Task prompt: Only an exact copy of the entries, stripped of pictures, will serve as the answer.

Items from a dataset:
-=-=-=-=-
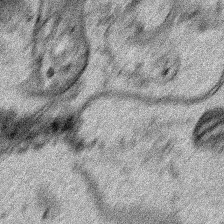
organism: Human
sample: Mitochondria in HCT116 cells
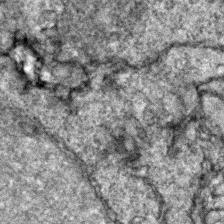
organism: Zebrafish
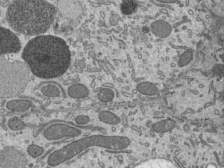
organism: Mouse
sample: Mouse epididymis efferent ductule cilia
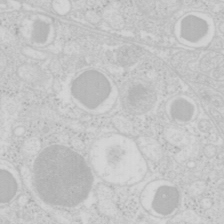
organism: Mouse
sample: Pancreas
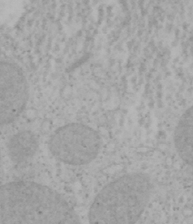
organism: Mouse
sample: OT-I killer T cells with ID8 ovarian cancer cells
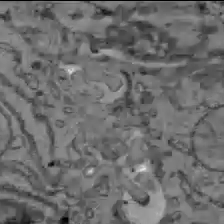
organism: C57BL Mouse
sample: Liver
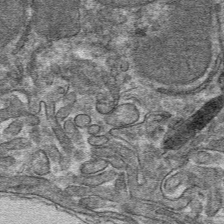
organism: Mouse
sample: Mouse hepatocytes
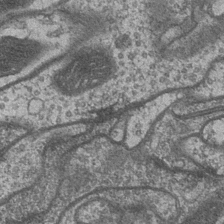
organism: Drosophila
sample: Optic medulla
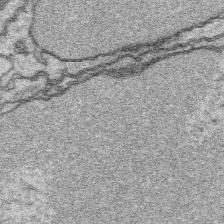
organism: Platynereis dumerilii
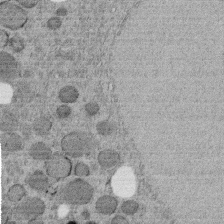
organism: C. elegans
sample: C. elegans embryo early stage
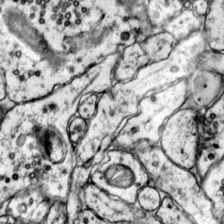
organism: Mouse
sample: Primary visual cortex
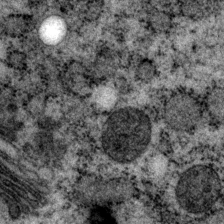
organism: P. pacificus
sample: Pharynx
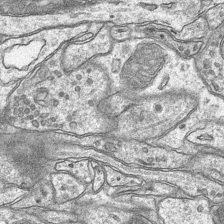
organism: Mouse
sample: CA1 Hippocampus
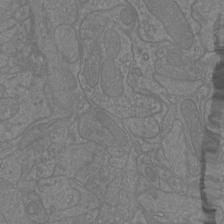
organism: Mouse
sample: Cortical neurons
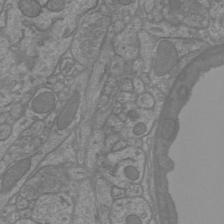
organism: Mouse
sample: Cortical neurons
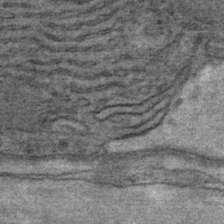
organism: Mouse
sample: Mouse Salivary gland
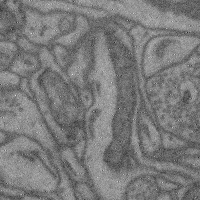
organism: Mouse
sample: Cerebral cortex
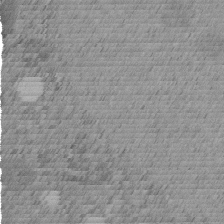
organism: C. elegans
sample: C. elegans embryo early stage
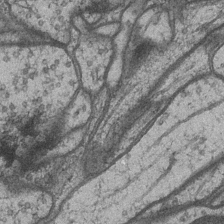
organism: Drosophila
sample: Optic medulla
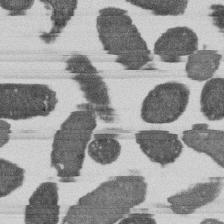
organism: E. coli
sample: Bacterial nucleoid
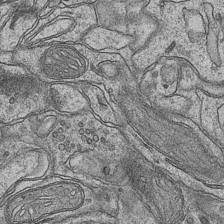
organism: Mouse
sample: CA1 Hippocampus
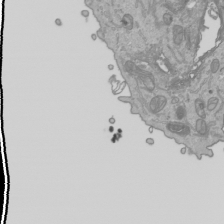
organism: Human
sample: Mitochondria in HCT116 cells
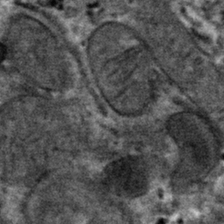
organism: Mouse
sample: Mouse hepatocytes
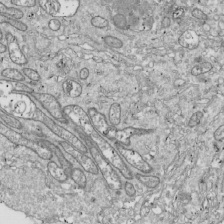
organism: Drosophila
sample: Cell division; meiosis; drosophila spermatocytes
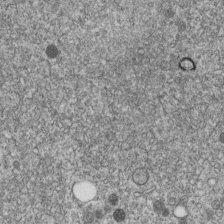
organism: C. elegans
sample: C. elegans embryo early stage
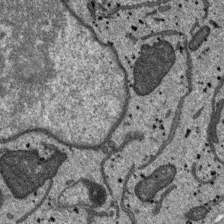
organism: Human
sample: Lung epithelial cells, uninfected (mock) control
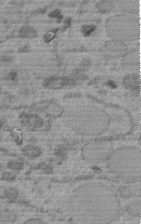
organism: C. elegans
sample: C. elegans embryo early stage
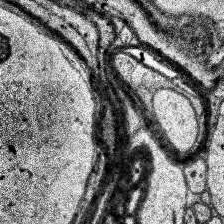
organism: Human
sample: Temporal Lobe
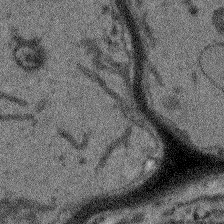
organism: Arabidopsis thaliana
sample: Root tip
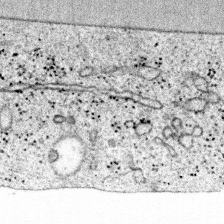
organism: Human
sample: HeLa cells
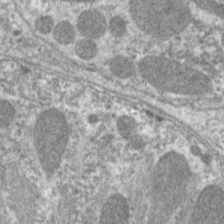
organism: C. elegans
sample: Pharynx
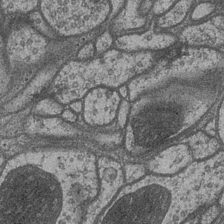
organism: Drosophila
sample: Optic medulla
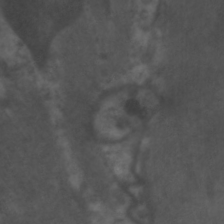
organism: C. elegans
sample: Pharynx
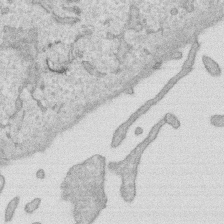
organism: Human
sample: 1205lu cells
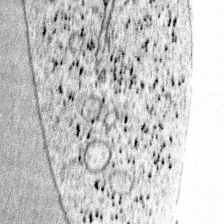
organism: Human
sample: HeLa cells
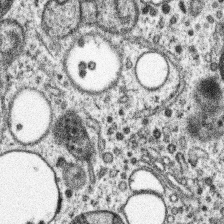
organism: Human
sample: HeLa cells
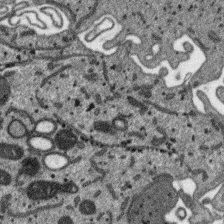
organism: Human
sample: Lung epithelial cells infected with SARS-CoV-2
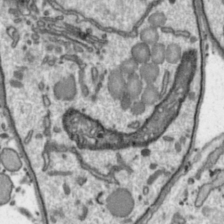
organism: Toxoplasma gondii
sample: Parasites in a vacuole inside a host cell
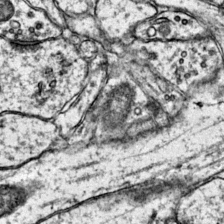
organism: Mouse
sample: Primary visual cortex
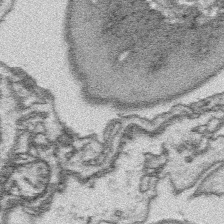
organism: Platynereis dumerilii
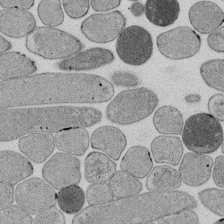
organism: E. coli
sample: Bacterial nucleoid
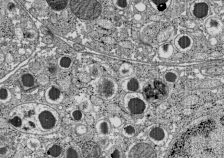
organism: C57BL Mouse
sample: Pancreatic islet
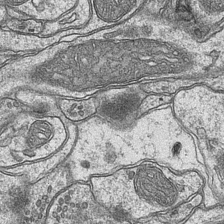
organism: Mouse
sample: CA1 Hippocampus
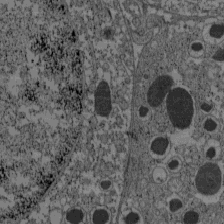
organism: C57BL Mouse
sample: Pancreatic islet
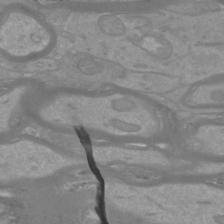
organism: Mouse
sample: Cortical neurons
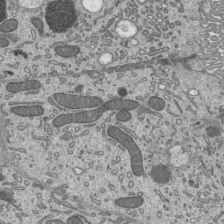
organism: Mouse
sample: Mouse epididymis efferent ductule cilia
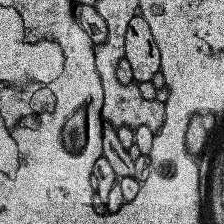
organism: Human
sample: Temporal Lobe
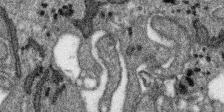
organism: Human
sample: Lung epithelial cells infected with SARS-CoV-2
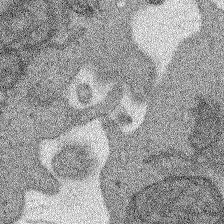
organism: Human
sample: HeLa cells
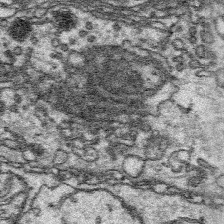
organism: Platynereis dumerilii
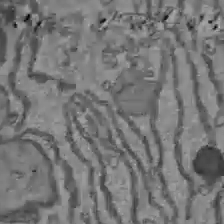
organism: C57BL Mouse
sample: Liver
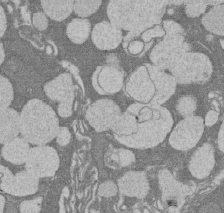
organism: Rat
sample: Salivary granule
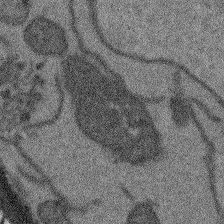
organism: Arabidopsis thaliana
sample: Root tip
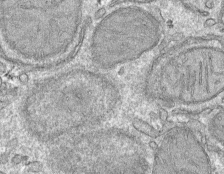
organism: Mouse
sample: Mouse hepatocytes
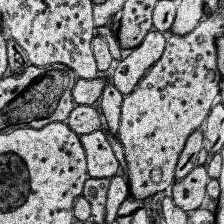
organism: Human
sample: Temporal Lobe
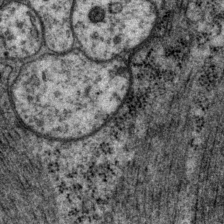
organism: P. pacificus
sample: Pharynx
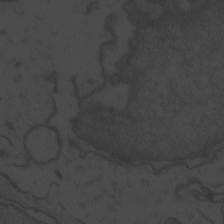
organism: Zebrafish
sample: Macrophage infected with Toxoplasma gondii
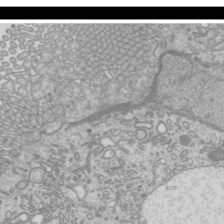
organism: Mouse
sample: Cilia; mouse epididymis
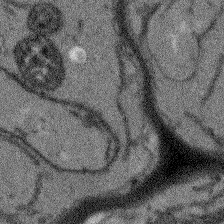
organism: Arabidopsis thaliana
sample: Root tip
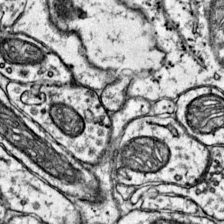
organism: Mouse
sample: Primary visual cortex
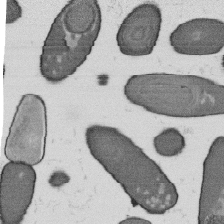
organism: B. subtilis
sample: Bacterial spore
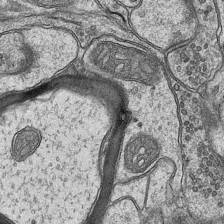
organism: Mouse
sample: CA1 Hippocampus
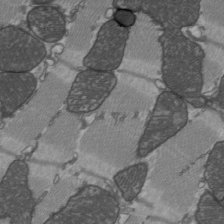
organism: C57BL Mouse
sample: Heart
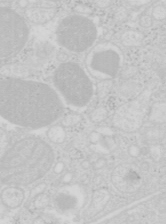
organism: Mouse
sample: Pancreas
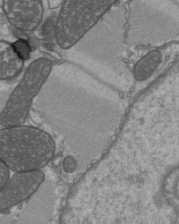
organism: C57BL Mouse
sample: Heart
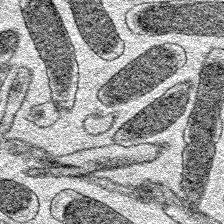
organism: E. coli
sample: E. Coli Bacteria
-=-=-=-=-
Written answer:
organism: Human
sample: Mitochondria in HCT116 cells
organism: Zebrafish
organism: Mouse
sample: Mouse epididymis efferent ductule cilia
organism: Mouse
sample: Pancreas
organism: Mouse
sample: OT-I killer T cells with ID8 ovarian cancer cells
organism: C57BL Mouse
sample: Liver
organism: Mouse
sample: Mouse hepatocytes
organism: Drosophila
sample: Optic medulla
organism: Platynereis dumerilii
organism: C. elegans
sample: C. elegans embryo early stage
organism: Mouse
sample: Primary visual cortex
organism: P. pacificus
sample: Pharynx
organism: Mouse
sample: CA1 Hippocampus
organism: Mouse
sample: Cortical neurons
organism: Mouse
sample: Cortical neurons
organism: Mouse
sample: Mouse Salivary gland
organism: Mouse
sample: Cerebral cortex
organism: C. elegans
sample: C. elegans embryo early stage
organism: Drosophila
sample: Optic medulla
organism: E. coli
sample: Bacterial nucleoid
organism: Mouse
sample: CA1 Hippocampus
organism: Human
sample: Mitochondria in HCT116 cells
organism: Mouse
sample: Mouse hepatocytes
organism: Drosophila
sample: Cell division; meiosis; drosophila spermatocytes
organism: C. elegans
sample: C. elegans embryo early stage
organism: Human
sample: Lung epithelial cells, uninfected (mock) control
organism: C. elegans
sample: C. elegans embryo early stage
organism: Human
sample: Temporal Lobe
organism: Arabidopsis thaliana
sample: Root tip
organism: Human
sample: HeLa cells
organism: C. elegans
sample: Pharynx
organism: Drosophila
sample: Optic medulla
organism: C. elegans
sample: Pharynx
organism: Human
sample: 1205lu cells
organism: Human
sample: HeLa cells
organism: Human
sample: HeLa cells
organism: Human
sample: Lung epithelial cells infected with SARS-CoV-2
organism: Toxoplasma gondii
sample: Parasites in a vacuole inside a host cell
organism: Mouse
sample: Primary visual cortex
organism: Platynereis dumerilii
organism: E. coli
sample: Bacterial nucleoid
organism: C57BL Mouse
sample: Pancreatic islet
organism: Mouse
sample: CA1 Hippocampus
organism: C57BL Mouse
sample: Pancreatic islet
organism: Mouse
sample: Cortical neurons
organism: Mouse
sample: Mouse epididymis efferent ductule cilia
organism: Human
sample: Temporal Lobe
organism: Human
sample: Lung epithelial cells infected with SARS-CoV-2
organism: Human
sample: HeLa cells
organism: Platynereis dumerilii
organism: C57BL Mouse
sample: Liver
organism: Rat
sample: Salivary granule
organism: Arabidopsis thaliana
sample: Root tip
organism: Mouse
sample: Mouse hepatocytes
organism: Human
sample: Temporal Lobe
organism: P. pacificus
sample: Pharynx
organism: Zebrafish
sample: Macrophage infected with Toxoplasma gondii
organism: Mouse
sample: Cilia; mouse epididymis
organism: Arabidopsis thaliana
sample: Root tip
organism: Mouse
sample: Primary visual cortex
organism: B. subtilis
sample: Bacterial spore
organism: Mouse
sample: CA1 Hippocampus
organism: C57BL Mouse
sample: Heart
organism: Mouse
sample: Pancreas
organism: C57BL Mouse
sample: Heart
organism: E. coli
sample: E. Coli Bacteria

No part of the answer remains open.